DIRECTIONS - Only lines, not pictures: please repeat exactly the lines from the one with "carte réalisée sur" through the end of the listing.

RECORDS PROVIDED -
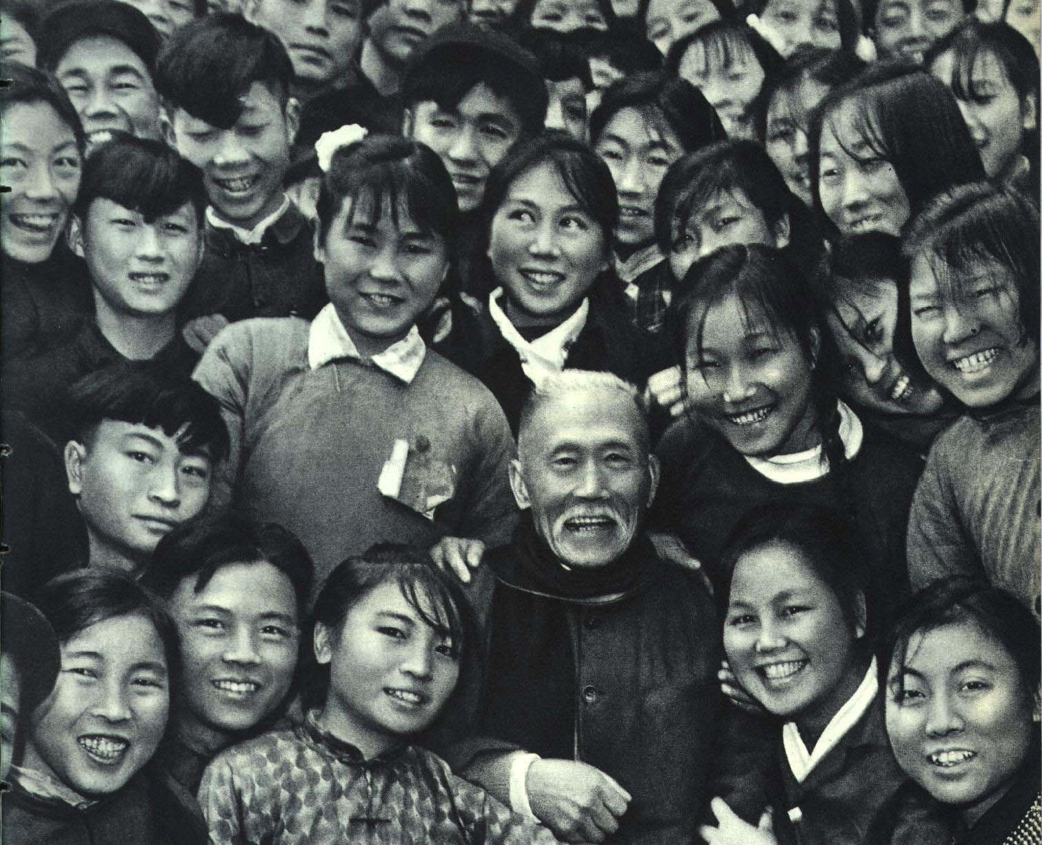 1963-03 1963年 湖南第一师范学院 徐特立
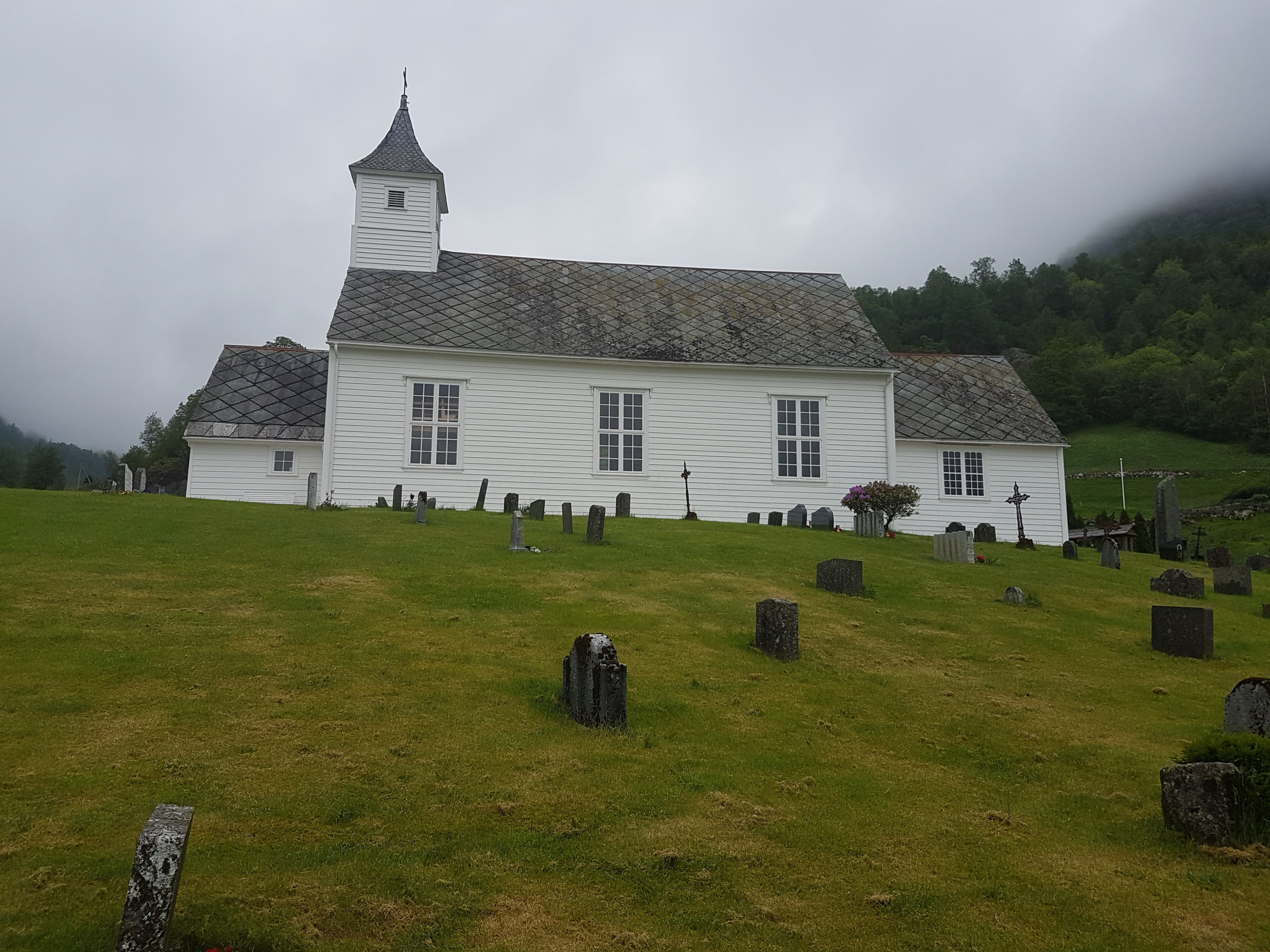 Åkra kirke i Kvinnherad. Foto: Roger Grimelid. Fra Riksantikvarens Kulturminnesøk.
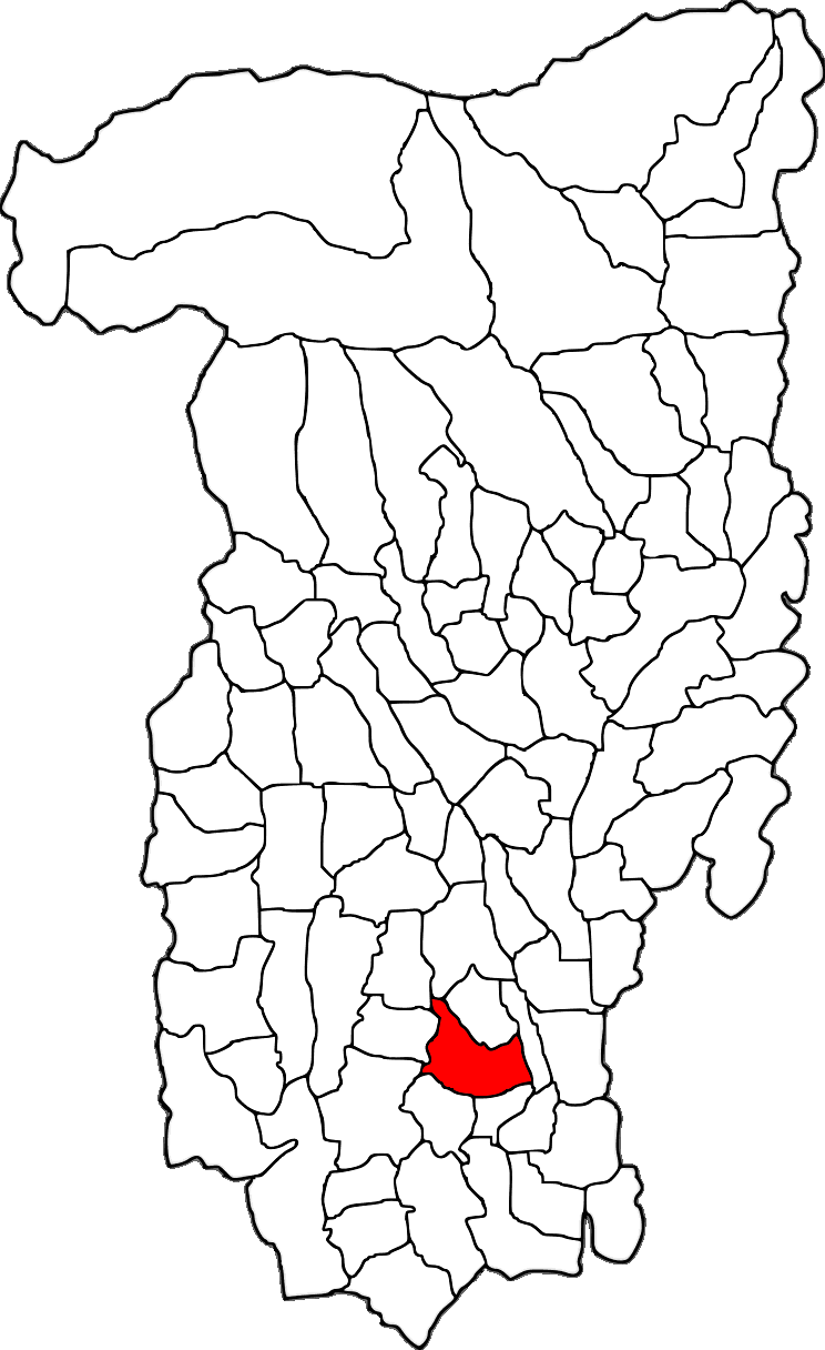 Lage der Gemeinde Gușoeni im Kreis Vâlcea (RO).
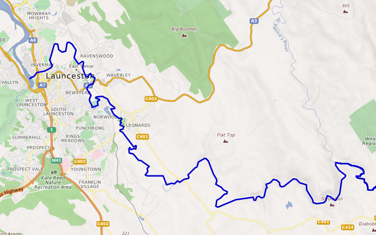 carte réalisée sur umap This map may be incomplete, and may contain errors. Don't rely solely on it for navigation.
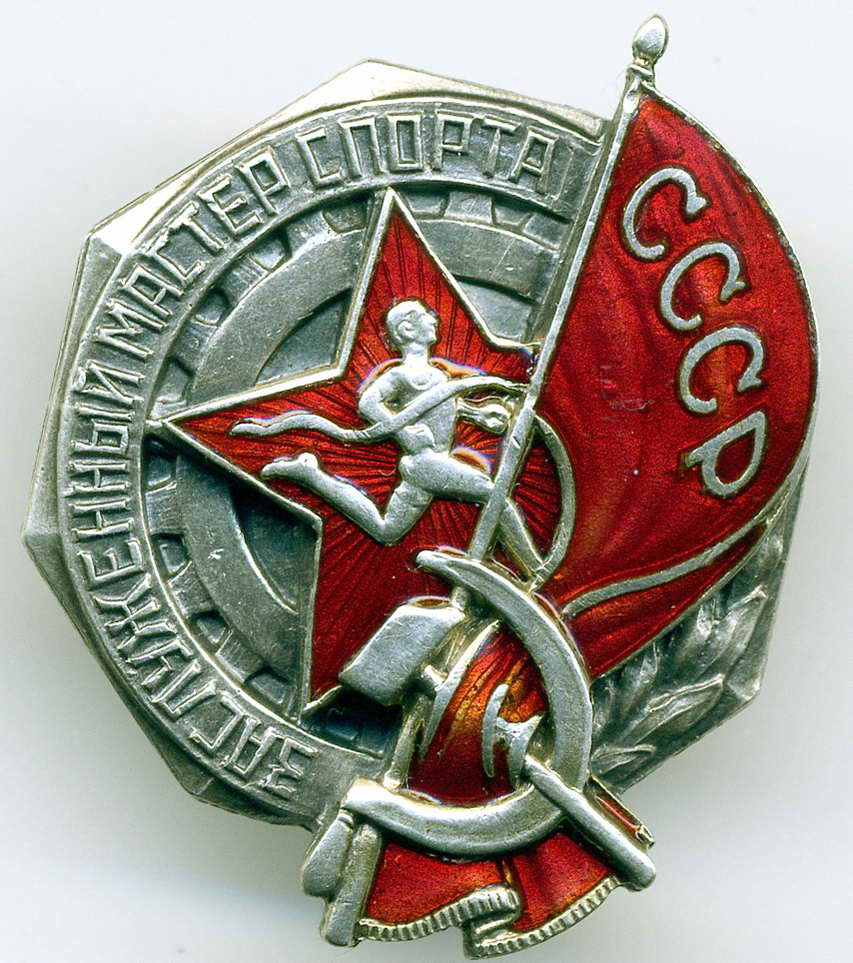 Знак № 47 (аверс) к почётному спортивному званию «Заслуженный мастер спорта СССР», которого был удостоен 10.XII.1936 боксёр В. П. Михайлов
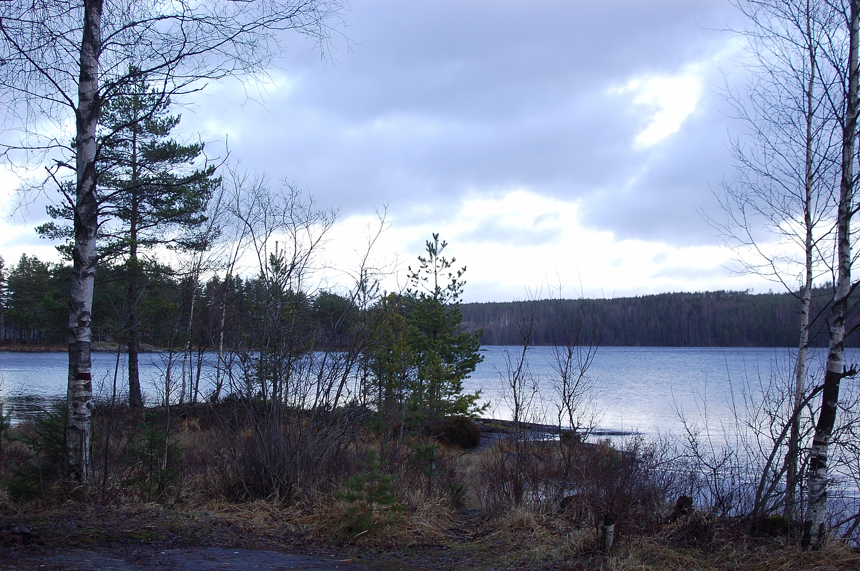 Gränssjön vid Storviken i Glaskogens naturreservat.
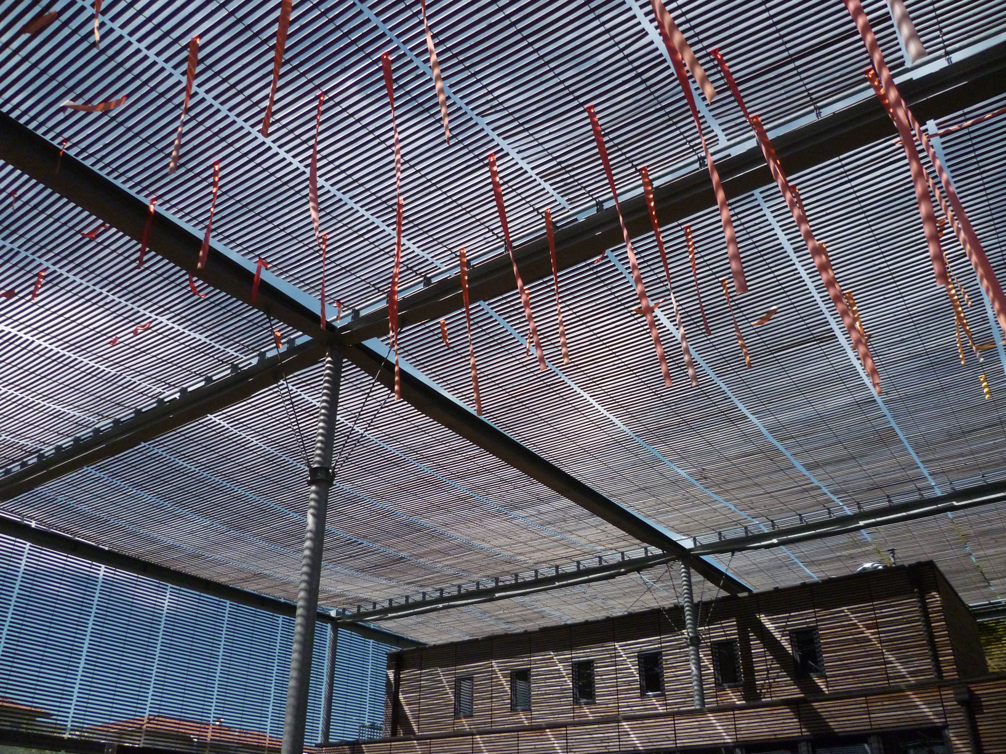 Toulouse (Haute-Garonne, France) : L'ombrière des Jardins du Muséum.
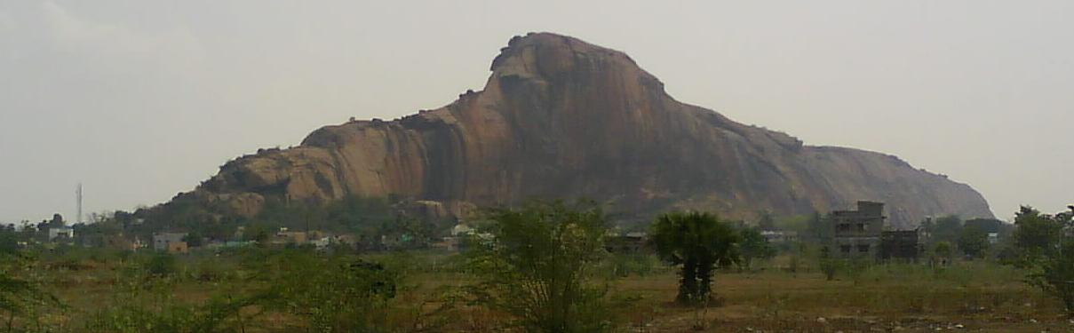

YOUR RESPONSE -
 carte réalisée sur umap This map may be incomplete, and may contain errors. Don't rely solely on it for navigation.
 Знак № 47 (аверс) к почётному спортивному званию «Заслуженный мастер спорта СССР», которого был удостоен 10.XII.1936 боксёр В. П. Михайлов
 Gränssjön vid Storviken i Glaskogens naturreservat.
 Toulouse (Haute-Garonne, France) : L'ombrière des Jardins du Muséum.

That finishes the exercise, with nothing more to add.